As cardiac stimulation devices become more technologically complex, it has become challenging to reduce their overall size or even maintain their existing size. Reducing the size of a cardiac stimulation device benefits the patient who must carry the device, and it may also lead to an improved procedure for implanting the device. Accordingly, there are continuous efforts within the medical device industry to reduce the size of pacemakers, defibrillators and other implantable medical devices.
Cardiac stimulation devices typically contain, among other components, an outer casing which houses an electronics module, a battery, various interconnection circuitry, and stimulus leads for attachment to a patient's heart. The electronics module of such cardiac stimulation devices is often a multi-level hybrid circuit structure. The multi-level module is ordinarily designed to achieve a low-volume configuration to facilitate placement within the limited confines of an associated housing. Multi-level circuit modules may contain separate vertically stacked substrates, i.e., platforms, having individual circuit components mounted on the substrates. A protective cover, or lid, is typically placed over any exposed electronic circuitry of the multi-level module.
Depending upon the particular design, multi-level modules found in cardiac stimulation devices, or other suitable devices, may require interconnection among components or terminals of different platform levels. The interconnection among components of different levels may be made through miniature wire-bonds attached to individual contacts. To achieve interconnection among various platform levels, it is common to design the various platforms of different size so that the wire bonds may extend over an edge of one platform in order to contact a surface of a second platform.

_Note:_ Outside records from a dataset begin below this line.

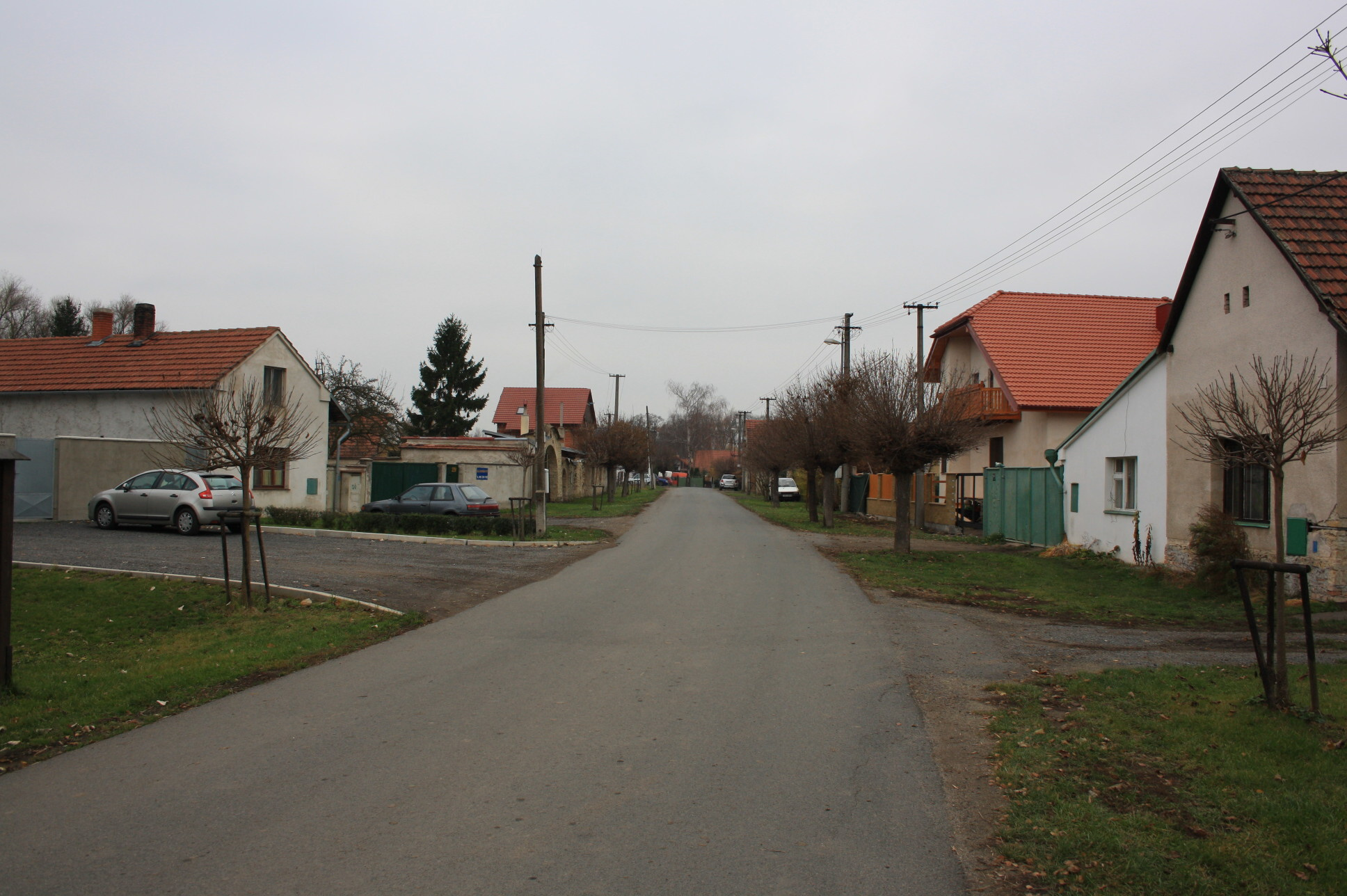 Ulice v obci Kly.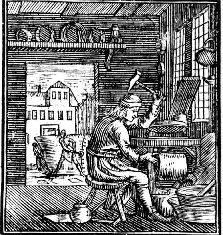 Kobberslager, tresnitt skåret av den svenske boktrykker Eric Kiellberg, Stockholm i 1753. Kiellberg har speilvent et forbilde fra et tysk kobbestikk fra 1698.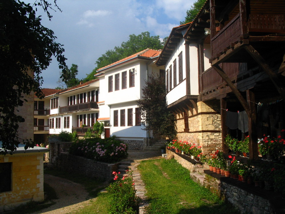 Св. Богородица Пречиста Кичевска, Автор: Љупчо Зорески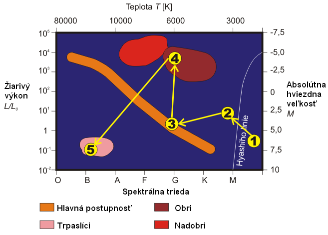 Slovenská verzia súboru Soubor:HR-diagram 01.png. Vývoj hviezd malých hmotností na Hertzsprungovom Russelovom diagrame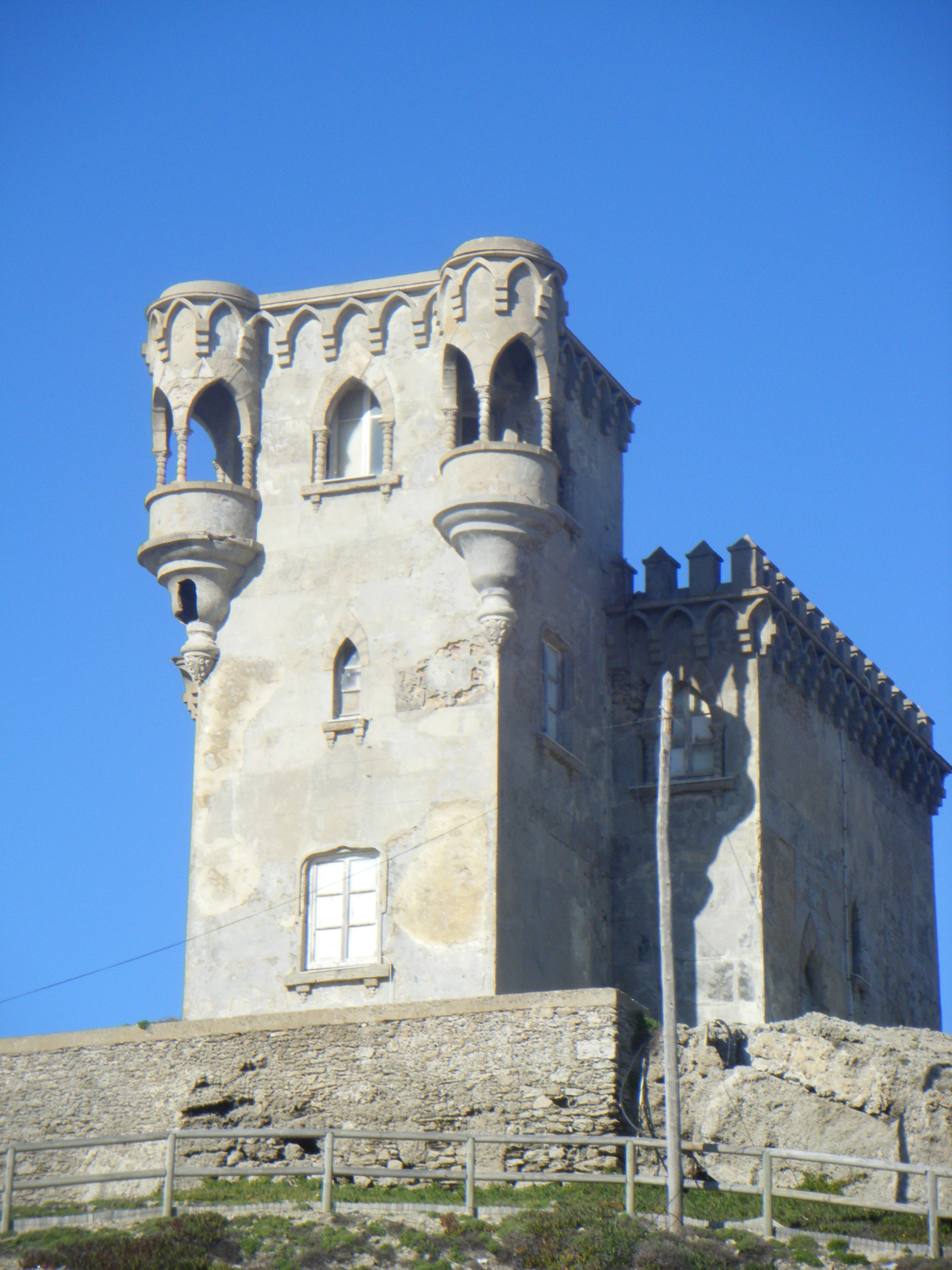 Castillo de Santa Catalina, situado sobre un promontorio vigilando la unión del mar mediterraneo y el oceano atlantico, con vista de Africa.

There have been many approaches documented in prior art publications for constructing a multi-layer or three-dimensional circuit module. For example, in U.S. Pat. No. 5,222,014 issued to Lin, and Japanese publication No. 1-147850 issued to Kuwabara, independent circuit platforms are stacked above a substrate and interconnected through solder joints or wire-bonds. In each case a lid may be placed over the structure to protect the underlying circuitry. In such prior art circuit structures, the interconnection among various platform levels is made by extending a wire-bond, or other connection means, over an edge of a higher platform to a lower platform level. One drawback to this method of interconnection is the need for platform levels of successively smaller surface area. For example, in Japanese publication No. 62-260353 issued to Yoshida, individual platform levels are placed on top of one another for achieving a stacked semiconductor device. However, because each stacked platform of the device in Yoshida decreases in size, a successively smaller surface area is available on each of the stacked platforms.
A second drawback of the device in Yoshida, and other devices found in the prior art, is the requirement that all multi-level connections be made about an outside perimeter of a particular platform level. This requirement limits the design constraints with respect to component layout which in some cases may lead to a less than optimal configuration of components atop the platform levels.
Therefore, there is a need in the art for an improved pacemaker design which allows for the packaging of internal electrical components to optimize use of multi-level surface area. There is also a need in the art for an improved multi-level circuit structure module which allows for greater flexibility in the design of electrical component layout.